**TASK PROMPT**
Copy every line of the data exactly, keeping out any picture.

*** SUPPLIED ENTRIES

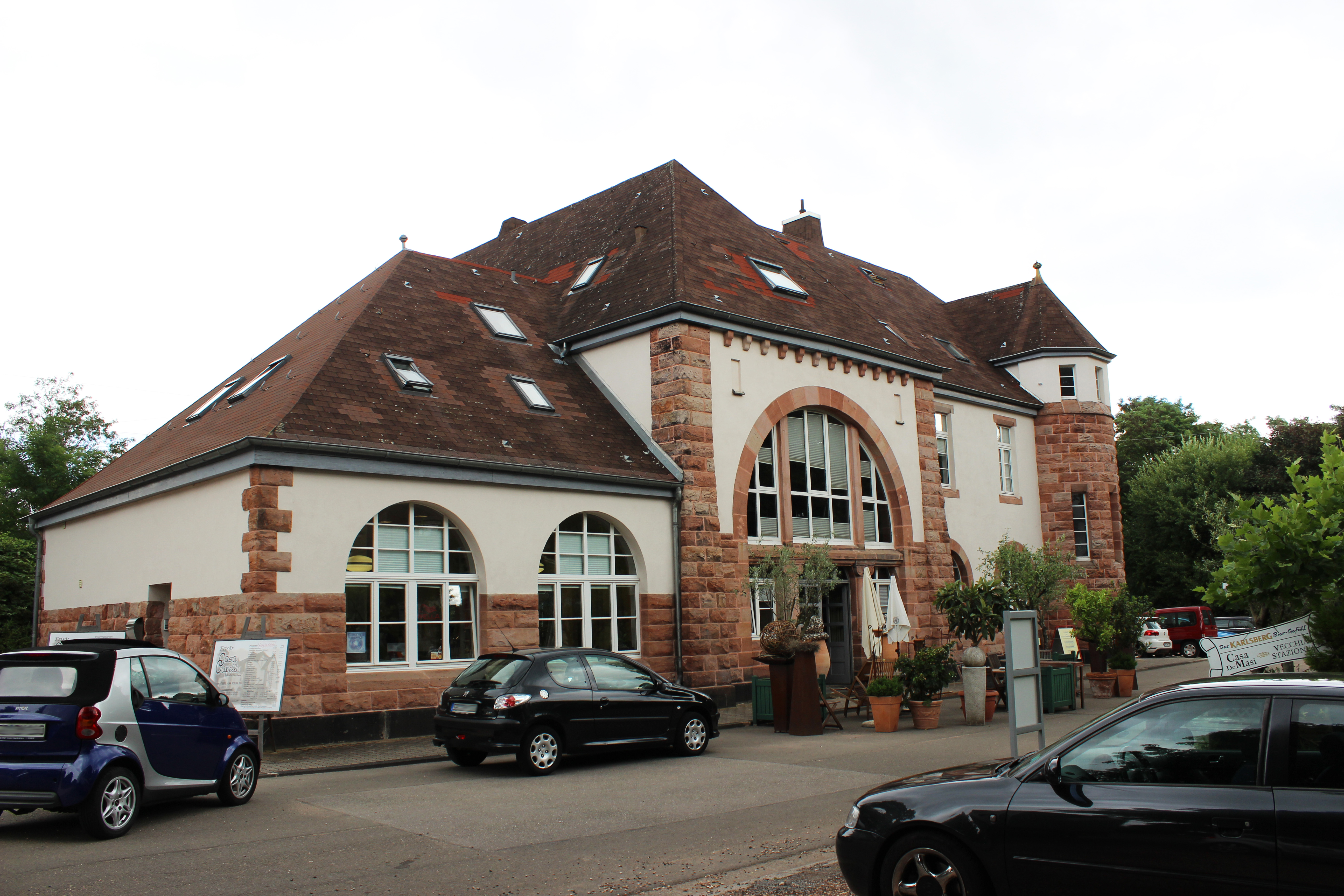 Ehemaliger Bahnhof Gersweiler, Saarbrücken, Saarland
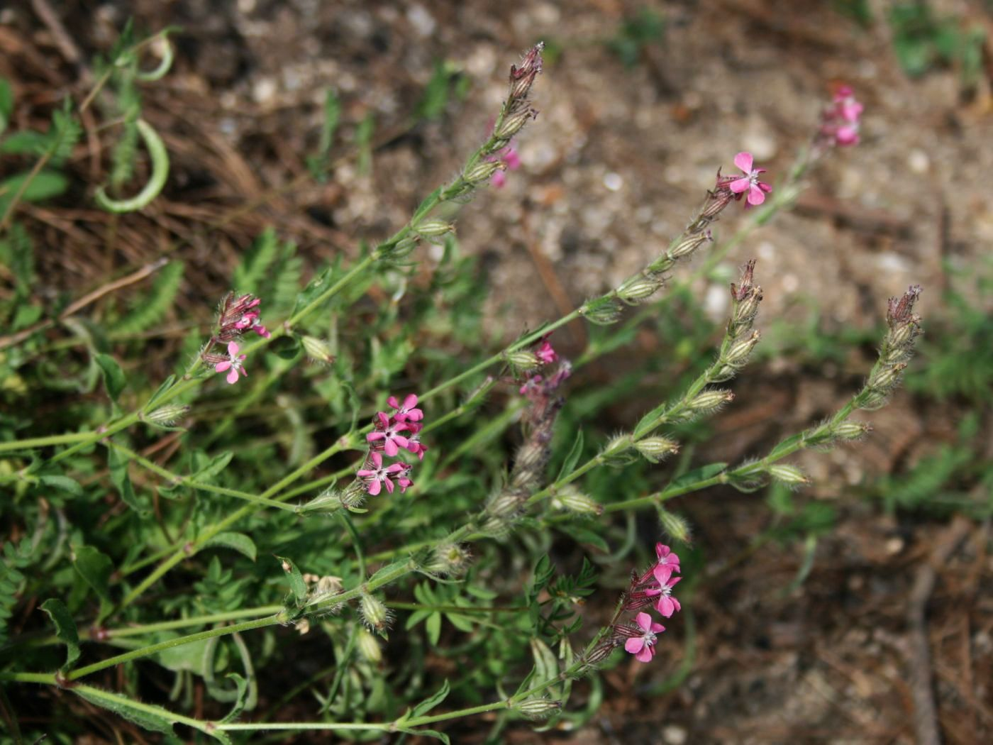 Silene gallica, Nelkengewächse (Caryophyllaceae) - Italien/Italia/Italy: Kalabrien/Calabria, Prov. Reggio Calabria, Aspromonte, bei San Peri, SSE Scilla
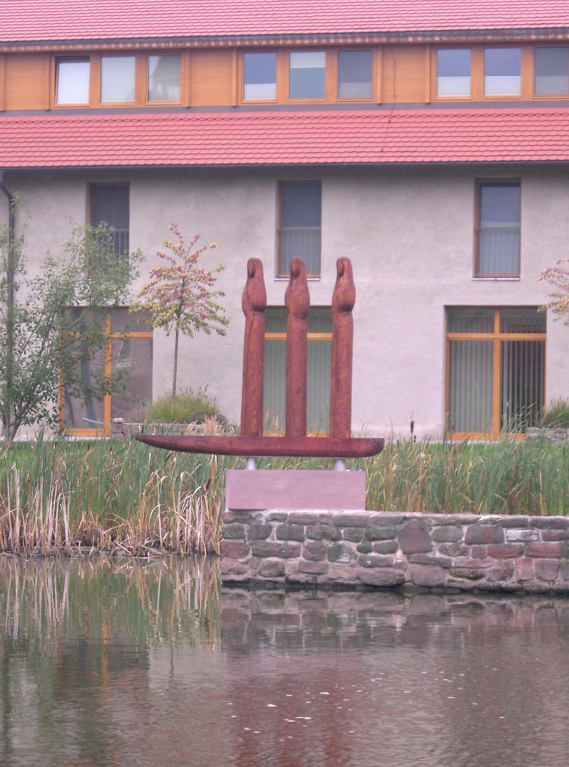 Kloster St. Marien zu Helfta, Darstellung der drei Mystikerinnen und Bildungs- und Exerzitienhaus
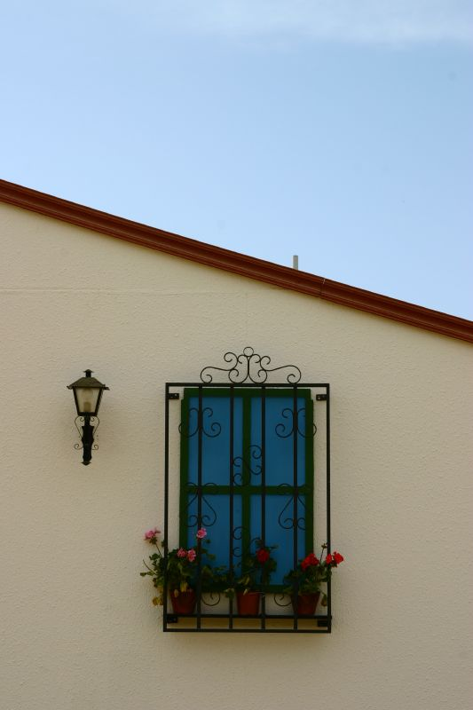 Ganbara bateko leihoa burdinsarearekin.
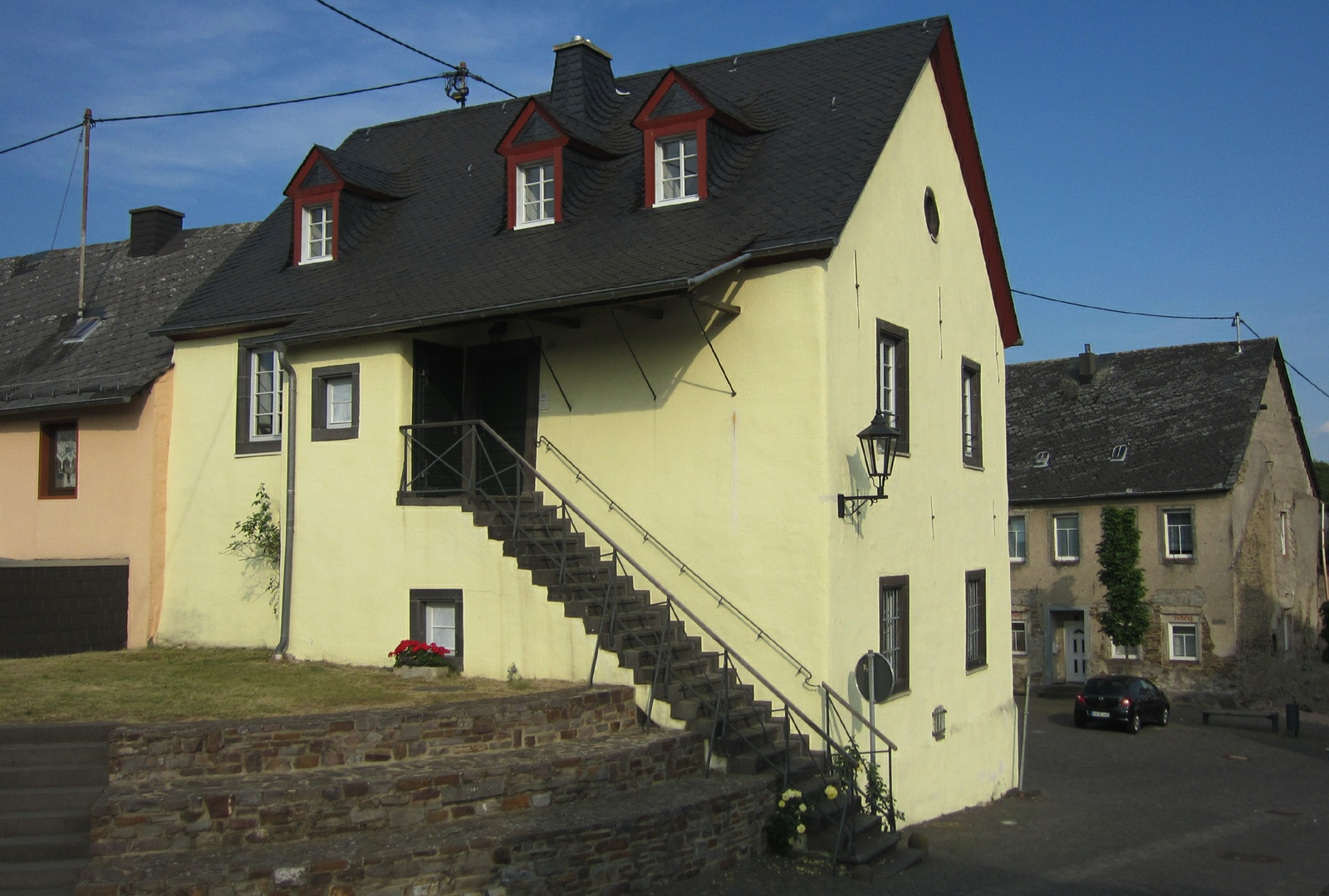 Das alte kurtrierische Amtshaus in Kaisersesch aus nordwestlicher Richtung (2013).
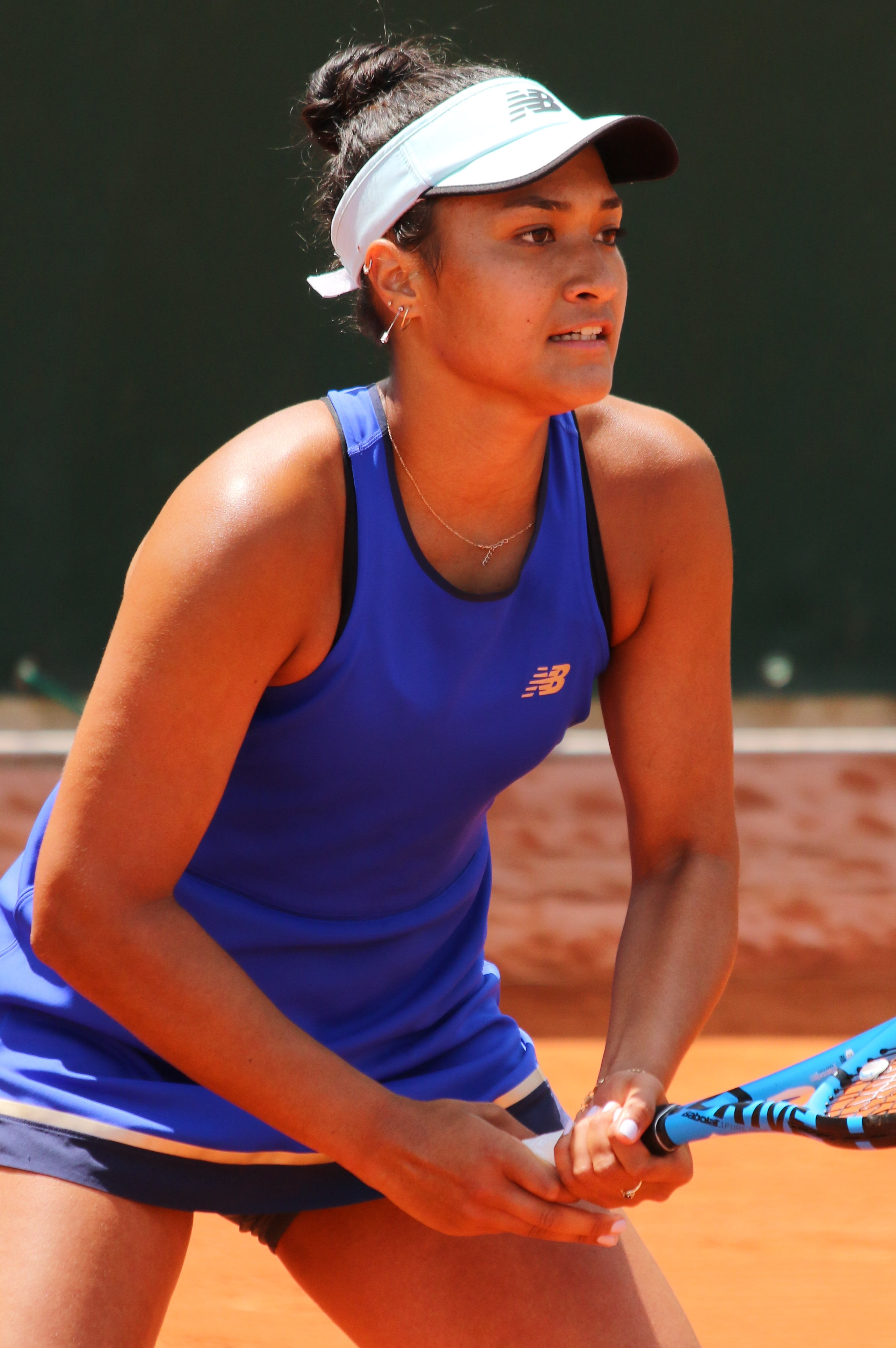 Halemai RG19 (10)
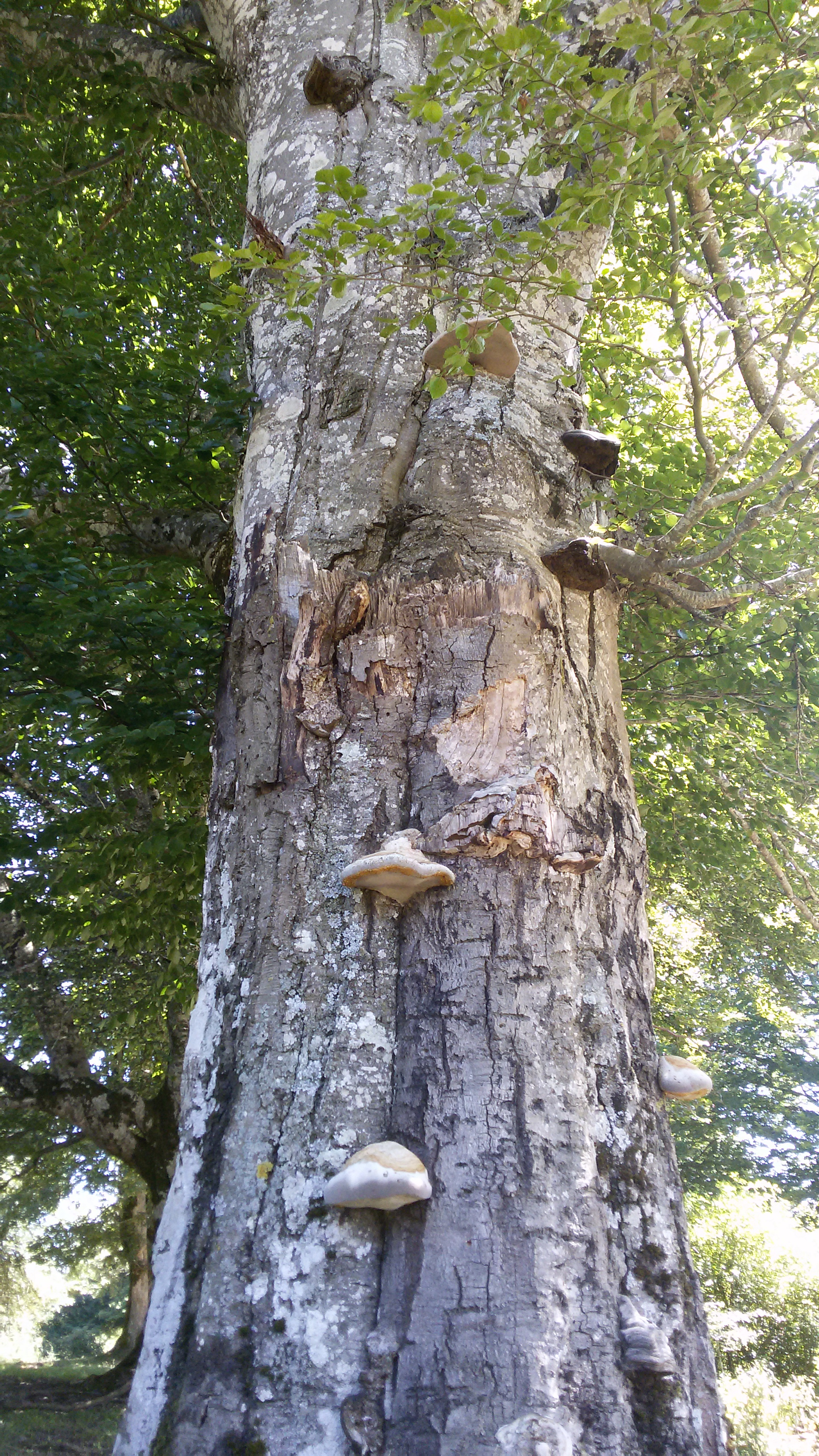 Hainbat ardagai ikusten dira Urbasako pago baten enborrean

******

**YOUR RESPONSE**
 Ehemaliger Bahnhof Gersweiler, Saarbrücken, Saarland
 Silene gallica, Nelkengewächse (Caryophyllaceae) - Italien/Italia/Italy: Kalabrien/Calabria, Prov. Reggio Calabria, Aspromonte, bei San Peri, SSE Scilla
 Kloster St. Marien zu Helfta, Darstellung der drei Mystikerinnen und Bildungs- und Exerzitienhaus
 Ganbara bateko leihoa burdinsarearekin.
 Das alte kurtrierische Amtshaus in Kaisersesch aus nordwestlicher Richtung (2013).
 Halemai RG19 (10)
 Hainbat ardagai ikusten dira Urbasako pago baten enborrean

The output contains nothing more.